Di, 26.04.2022, 14:00 Uhr

Die Musik und Kunst Privatuniversität der Stadt Wien (MUK), ein Unternehmen der Wien Holding, hat ihre Geschichte anlässlich ihres 75-jährigen Bestehens wissenschaftlich aufgearbeitet.

Am Dienstag, dem 26. April 2022, 11.30 Uhr, enthüllte Bürgermeister Dr. Michael Ludwig am Standort Johannesgasse 4a die mehrsprachige Gedenktafel zur Erinnerung an die NS-Vergangenheit der Institution. Auch ein Musikbuch konnte an die aus London angereiste Familie Deyong – als Nachfahren von Else Bienenfeld – restituiert werden.

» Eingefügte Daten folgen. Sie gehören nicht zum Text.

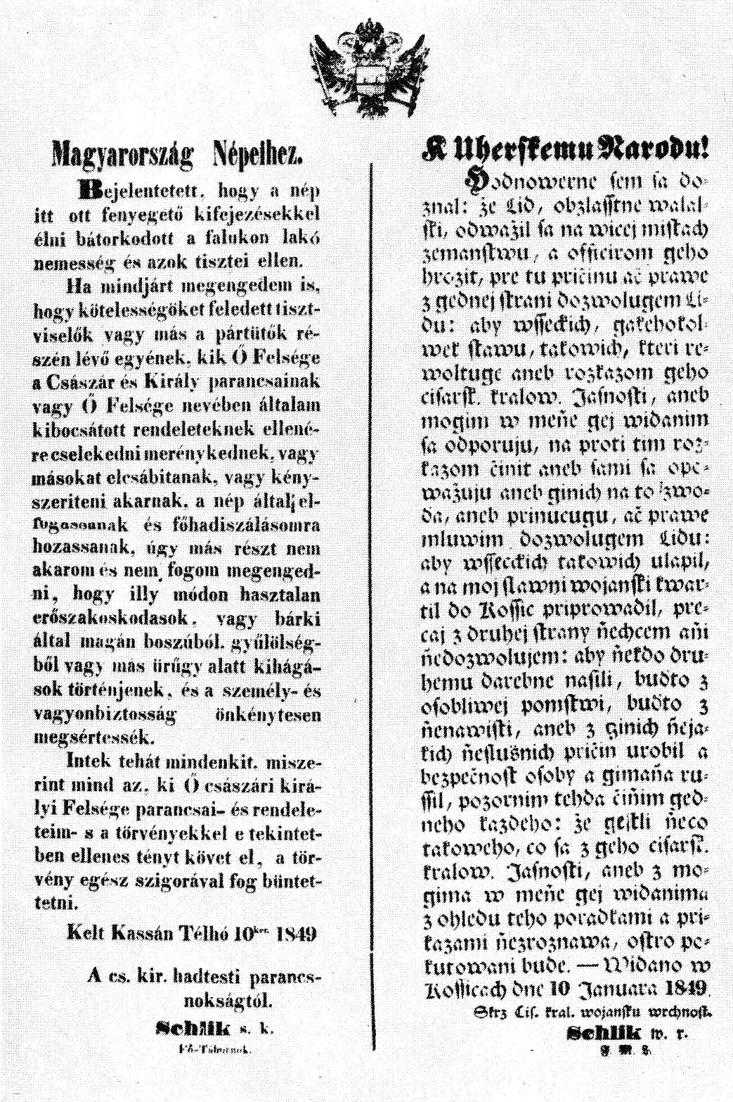 Franz Schlik tábornok 1848. december 10-én kelt magyar és szlovák nyelvű hirdetménye

Bewusste Erinnerungskultur ist seit gut zwei Jahrzehnten ein konstituierendes Element der Kulturstadt Wien. Anlässlich ihres 75-jährigen Bestehens stellte sich auch die einzige Universität im Eigentum der Stadt Wien verantwortungsvoll ihrer Vergangenheit. Rektor Dr. Andreas Mailath-Pokorny: „Es war und ist mir und allen Angehörigen der Musik und Kunst Privatuniversität der Stadt Wien ein dringendes Bedürfnis, die Geschichte des Hauses aufzuarbeiten und offenzulegen. Erst durch die kritische Reflexion der Vorgänge während der NS-Zeit können wir zu den großartigen künstlerischen und wissenschaftlichen Leistungen stehen, die von der Johannesgasse 4a ihren Ausgang genommen haben und künftig von allen drei Standorten der MUK nehmen.“

Bürgermeister Dr. Michael Ludwig: „Als der Holocaust-Überlebende und große Mahner Rudi Gelbard einmal gefragt wurde, was zu tun ist, um neonazistische und rassistische Tendenzen abzuwehren, sagte er: ‚Information! Das Wichtigste ist Information, um sich gegen kommende Gefahren zu wappnen.‘ Die Stadt Wien befolgt diesen Rat mit größter Sorgfalt. Denn wir dürfen die Gräuel des Nationalsozialismus und das unsagbare Leid, das er vielen Menschen in unserer Stadt angetan hat, niemals vergessen. Die Musik und Kunst Privatuniversität der Stadt Wien, die MUK, fühlt sich zu Recht verpflichtet, ihren Beitrag dazu zu leisten. Und so wurde im Auftrag von MUK-Rektor Andreas Mailath-Pokorny und unter kompetenter Anleitung des Historikers Oliver Rathkolb die zum Teil auch von Austrofaschismus und Nationalsozialismus geprägte Geschichte des Hauses aufgearbeitet. Ein weiterer wichtiger Beitrag, um niemals zu vergessen.“

Die Vorläuferinstitutionen der MUK

Nur wenige Monate nach dem sogenannten „Anschluss“ Österreichs an das Deutsche Reich erfolgte im August 1938 die öffentliche Bekanntgabe der Gründung der Musikschule der Stadt Wien. Die neu konstituierte Musikschule übernahm dabei Vermögenswerte und teilweise auch Lehrpersonal der von den Nationalsozialisten aufgelösten Vereine Neues Wiener Konservatorium (gegr. 1909), Konservatorium für volkstümliche Musikpflege (gegr. 1919) und Wiener Volkskonservatorium (gegr. 1925). Die gravierenden Folgen der ideologischen Gleichschaltung des Wiener Musikschulwesens im Nationalsozialismus sowohl für die vertriebenen Lehrenden und Studierenden als auch für das musikalische und künstlerische Verständnis ganzer Generationen wurden mit großzügiger Unterstützung der Kulturabteilung der Stadt Wien MA7 durch ein engagiertes institutionsübergreifendes Forschungsteam erstmals systematisch untersucht und anhand von Fallstudien beispielhaft aufgezeigt.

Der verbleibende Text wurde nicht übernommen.